About the concept of Smart Cities

“What is a smart city?” I get this question quite often when I tell people I am studying a master in Smart Cities. Some people are new to the concept while others already have some notions on what a smart cities are. Those last will ask: Is it putting sensors to monitor the city, it is having wifi everywhere, it is about been more environmentally sustainable?

To this kind of questions I usually answer that Smart Cities is such a broad term it can include all that, and much more. It is about making cities more liveable, about increasing the amount of data gathered by installing sensors, having better connectivity both in the sense of transport system and ICTs being more sustainable, not only environmental but also at a social and economical level…

Many definitions have been made, and I will not attempt here to add one more definition. I will, however, try to discuss here my vision on this concept, taking into account what I have seen so far about it.

I like to think about Smart Cities as an umbrella concept that covers all the different applications, ideas, initiatives… that aim to somehow improve some aspect of cities. In this sense, something “small”, like an app to know the bus timetable, can be found under this umbrella at the same time as something as “big” as a city platform that coordinates all services, sensors and everything going on in a city.
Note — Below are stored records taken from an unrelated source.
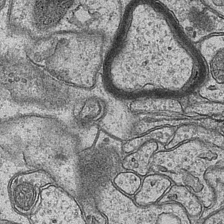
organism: Mouse
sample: CA1 Hippocampus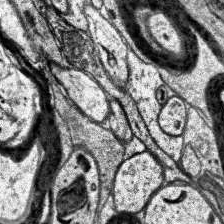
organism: Human
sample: Temporal Lobe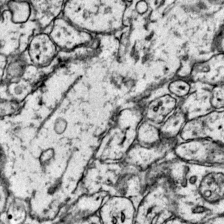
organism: Mouse
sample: Primary visual cortex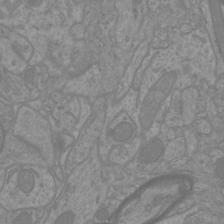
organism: Mouse
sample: Cortical neurons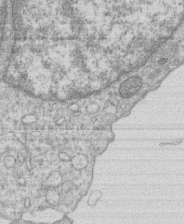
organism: Human
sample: Macrophage cells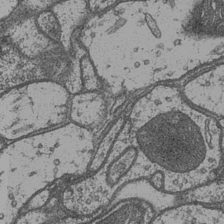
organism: Drosophila
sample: Optic medulla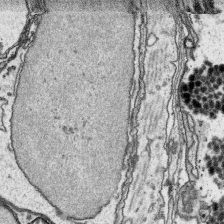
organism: Platynereis dumerilii
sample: Parapodia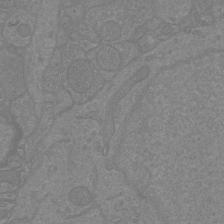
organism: Mouse
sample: Cortical neurons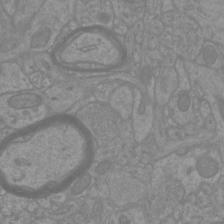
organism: Mouse
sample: Cortical neurons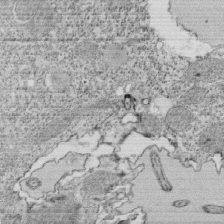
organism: Tetrahymena
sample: Cilia in tetrahymena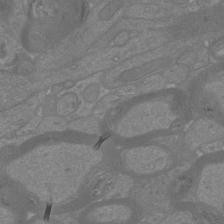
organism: Mouse
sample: Cortical neurons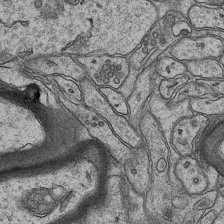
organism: Mouse
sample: CA1 Hippocampus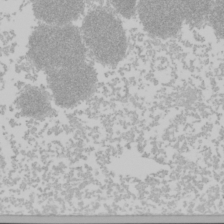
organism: Mouse
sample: Cancer cell death in ED-1 cells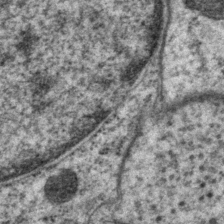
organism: P. pacificus
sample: Pharynx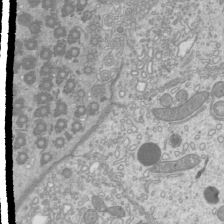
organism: Mouse
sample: Cilia; mouse epididymis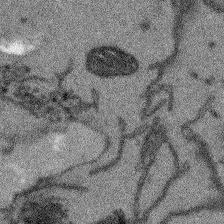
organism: Arabidopsis thaliana
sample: Root tip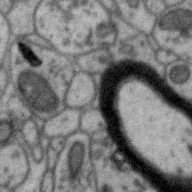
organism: Zebra finch
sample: Brain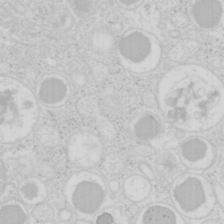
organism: Mouse
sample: Pancreas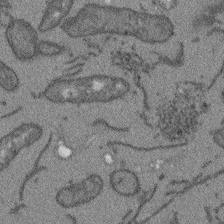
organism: Arabidopsis thaliana
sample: Root tip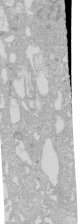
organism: Human
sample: Caco-2 cells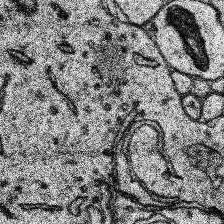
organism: Human
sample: Temporal Lobe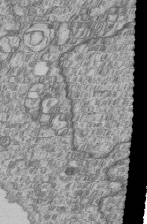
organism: Human
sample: MDA-MB-231 cells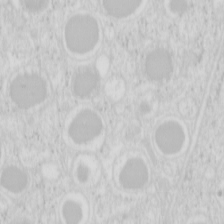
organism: Mouse
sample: Pancreas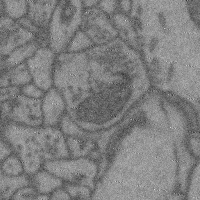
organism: Mouse
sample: Cerebral cortex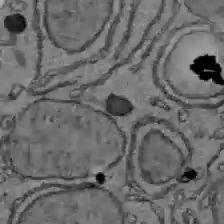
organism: C57BL Mouse
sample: Liver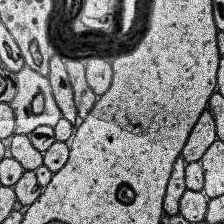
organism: Human
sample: Temporal Lobe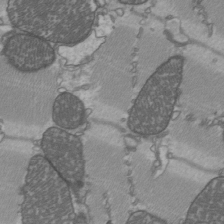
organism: C57BL Mouse
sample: Heart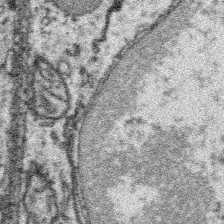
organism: Platynereis dumerilii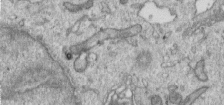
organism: Human
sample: Centriole in RPE cells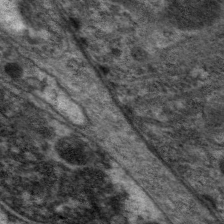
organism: C. elegans
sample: Pharynx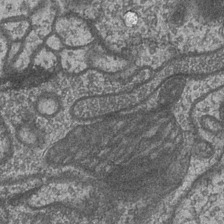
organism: Drosophila
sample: Optic medulla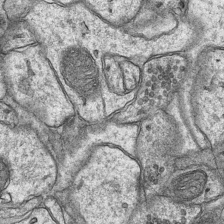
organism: Mouse
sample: CA1 Hippocampus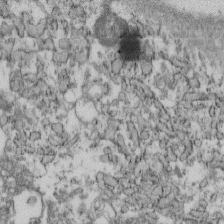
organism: Mouse
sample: Cilia; retinal pigment epithelium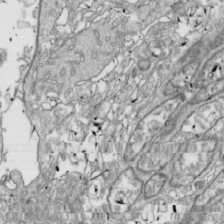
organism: Drosophila
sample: Cell division; meiosis; drosophila spermatocytes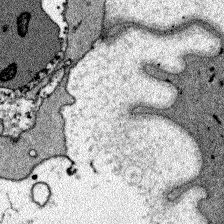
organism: Zebrafish
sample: Larval olfactory bulb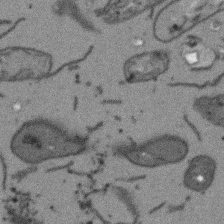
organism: Arabidopsis thaliana
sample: Root tip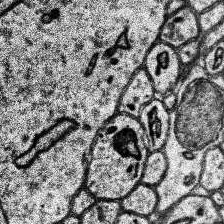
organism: Human
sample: Temporal Lobe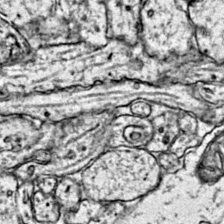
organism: Mouse
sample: Primary visual cortex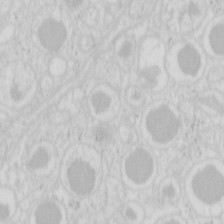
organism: Mouse
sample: Pancreas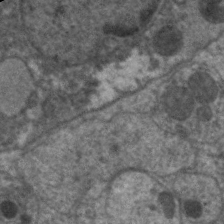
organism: C. elegans
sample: Pharynx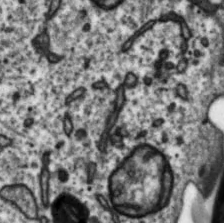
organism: Human
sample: HeLa cells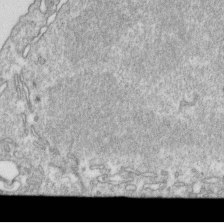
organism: Mouse
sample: Activated OT-1 CD8+ T cells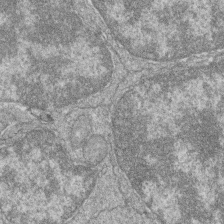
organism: Zebrafish
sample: Cilia; retinal pigment epithelium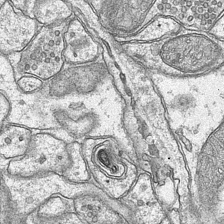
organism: Mouse
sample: CA1 Hippocampus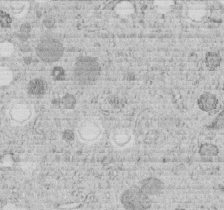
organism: C. elegans
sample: C. elegans embryo early stage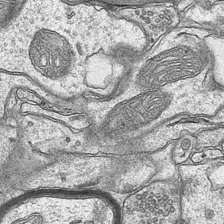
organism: Mouse
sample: CA1 Hippocampus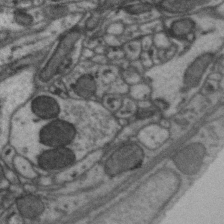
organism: Zebra finch
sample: Brain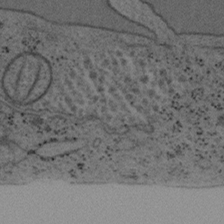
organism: Human
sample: HeLa cells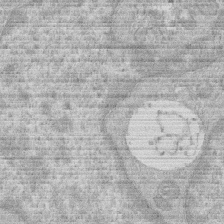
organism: Human
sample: Macrophage cells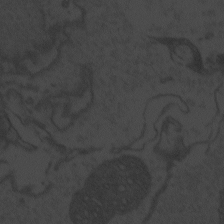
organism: Zebrafish
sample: Macrophage infected with Toxoplasma gondii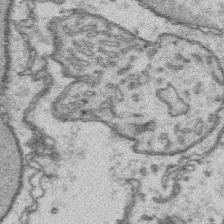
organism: Platynereis dumerilii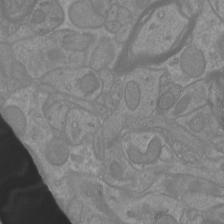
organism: Mouse
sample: Cortical neurons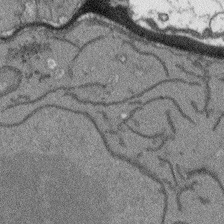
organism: Arabidopsis thaliana
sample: Root tip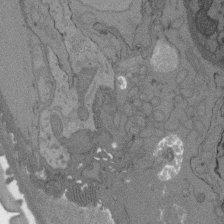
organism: C. elegans
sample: AFD neurons C. elegans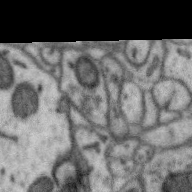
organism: Zebra finch
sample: Brain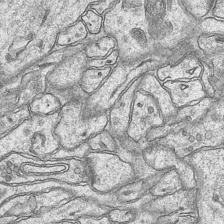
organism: Mouse
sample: CA1 Hippocampus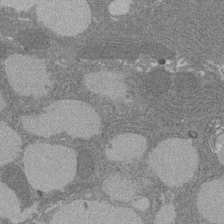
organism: Rat
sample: Salivary granule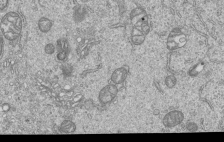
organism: Human
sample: MDA-MB-231 cells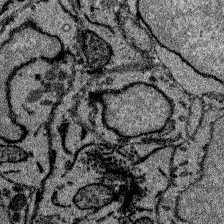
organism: Zebrafish
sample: Larval olfactory bulb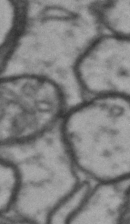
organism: Drosophila
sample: Brain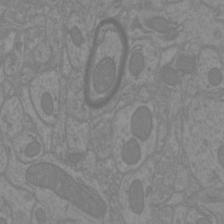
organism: Mouse
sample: Cortical neurons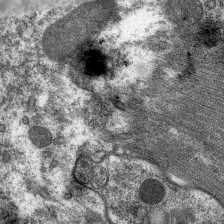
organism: C. elegans
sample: Pharynx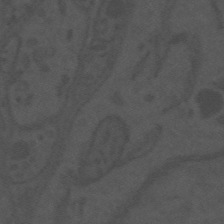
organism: Mouse
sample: Suprachiasmatic nucleus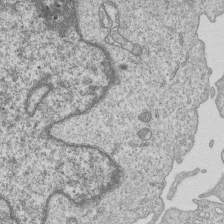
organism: Human
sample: MDA-MB-231 cells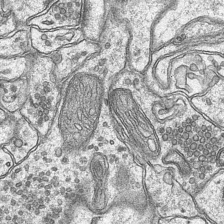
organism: Mouse
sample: CA1 Hippocampus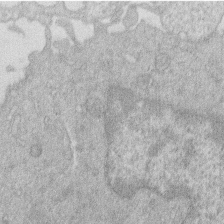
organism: Human
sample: Macrophage cells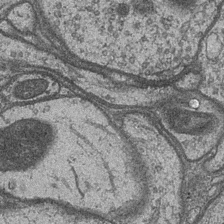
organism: Drosophila
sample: Optic medulla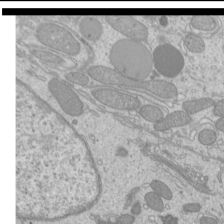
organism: Mouse
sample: Cilia; mouse epididymis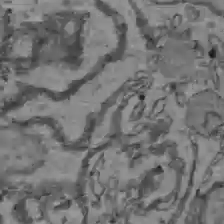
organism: C57BL Mouse
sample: Liver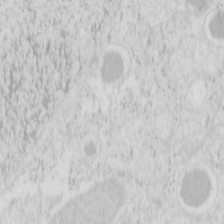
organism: Mouse
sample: Pancreas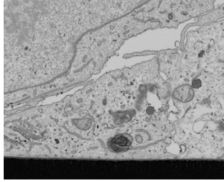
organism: Human
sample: Mitochondria in U2OS cells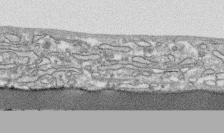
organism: Human
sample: CRL-1474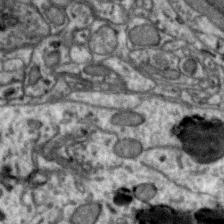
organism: Zebra finch
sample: Brain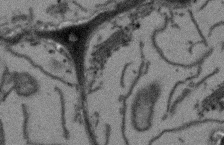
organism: Arabidopsis thaliana
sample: Root tip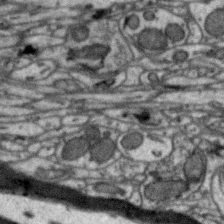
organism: Zebra finch
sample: Brain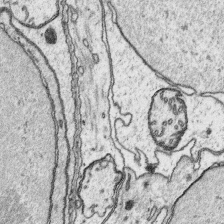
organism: Platynereis dumerilii
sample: Parapodia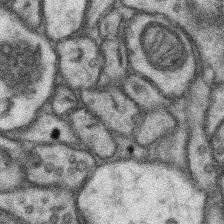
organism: Mouse
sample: Somatosensory cortex neuropil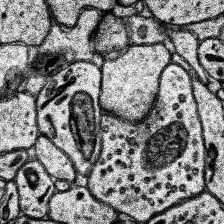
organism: Human
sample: Temporal Lobe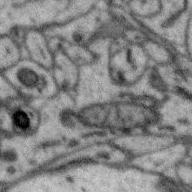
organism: Zebra finch
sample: Brain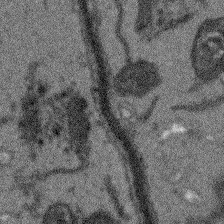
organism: Arabidopsis thaliana
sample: Root tip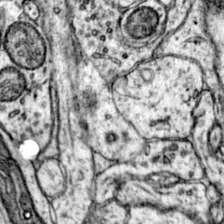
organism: Mouse
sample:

Similarly, the term can encompass technology-based solutions, such as sensor deployment to optimize the traffic, or non-technological solutions such as the creation of green corridors along the city.

Moreover, when talking about the objectives a smart city should pursue, I like the classification that is used in many cases, that a smart city should improve and be sustainable in three fronts or axis: environmental, social and economic. It cannot be forgotten that the final purpose is to make cities better for citizens, both the current dwellers of the city and the future ones, and therefore, any smart city approach has to be citizen centred and with a long term vision. Also, there are some key terms that go alongside smart city, such as are resilience, predictability, collaboration and transparency.


Future city by Neil Kremer on Flickr.

There are concerns about the term being overused, and most certainly it is important to be careful it does not become an empty concept. However, I believe that understanding that the term”smart city” is sometimes used more as this broad umbrella than an idealized goal can also take some pressure off this term.

In this sense, “smart city” could be more like a pathway a city walks to become a better city, than an end goal defining what the city has to become. So a city that chooses to walk this “smart” pathway, chooses to use ICTs, innovation, collaboration principles and any other “smart city” tool, in order to strive for greater social, environmental and economic sustainability.

I will finish up on my thoughts by adding that this is, necessarily, a concept in constant evolution. As cities walk their “smart city pathway” and encounter new difficulties, challenges and also new outcomes, definitions of the term and the initiative will have to evolve and new ones will appear.

PS: I am in constant learning, so I am sure my vision on this subject will keep reshaping and evolving. You are all welcome to comment on and debate my ideas as long as it is in a constructive manner.